UN says $35 billion will be needed for global aid in 2021
The UN said Tuesday that $35 billion would be needed for aid in 2021, as the pandemic leaves tens of millions more people in crisis, and with the risk of multiple famines looming, according to AFP.
The world body's annual Global Humanitarian Overview estimated that 235 million people worldwide will need some form of emergency assistance next year -- a staggering 40-percent increase in the past year.
"The increase arises almost entirely because of Covid-19," United Nations emergency relief coordinator Mark Lowcock told reporters.
Next year, one in 33 people worldwide will be in need of aid, the report found, stressing that if all of them lived in one country, it would be the world's fifth largest nation.
The annual appeal by UN agencies and other humanitarian organisations usually presents a depressing picture of soaring needs brought on by conflicts, displacement, natural disasters and climate change.

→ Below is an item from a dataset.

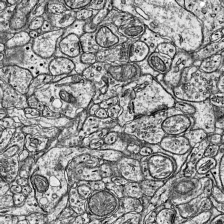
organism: Mouse
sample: Visual Cortex

But now, it warned, the coronavirus pandemic, which has killed more than 1.45 million people worldwide, has disproportionately hit those "already living on a knife's edge."
"The picture we are presenting is the bleakest and darkest perspective on humanitarian need in the period ahead that we have ever set out," Lowcock said.
The money requested in the appeal would be enough to help 160 million of the most vulnerable people across 56 countries, the UN said.
For the first time since the 1990s, extreme poverty is set to rise, life expectancy will fall and the annual death toll from HIV, tuberculosis and malaria could potentially double.
"Possibly the most alarming thing... is the threat of the return of famines, potentially in multiple locations," Lowcock said.
With only one true famine so far in the 21st century -- in Somalia nearly a decade ago -- mass starvation had appeared to have been "assigned to the dustbin of history," he said.
But now, he warned, "the red lights are flashing and the alarm bells are ringing."
By the end of 2020, the number of acutely food-insecure people worldwide could swell to as much as 270 million -- an 82-percent increase over the pre-Covid-19 number.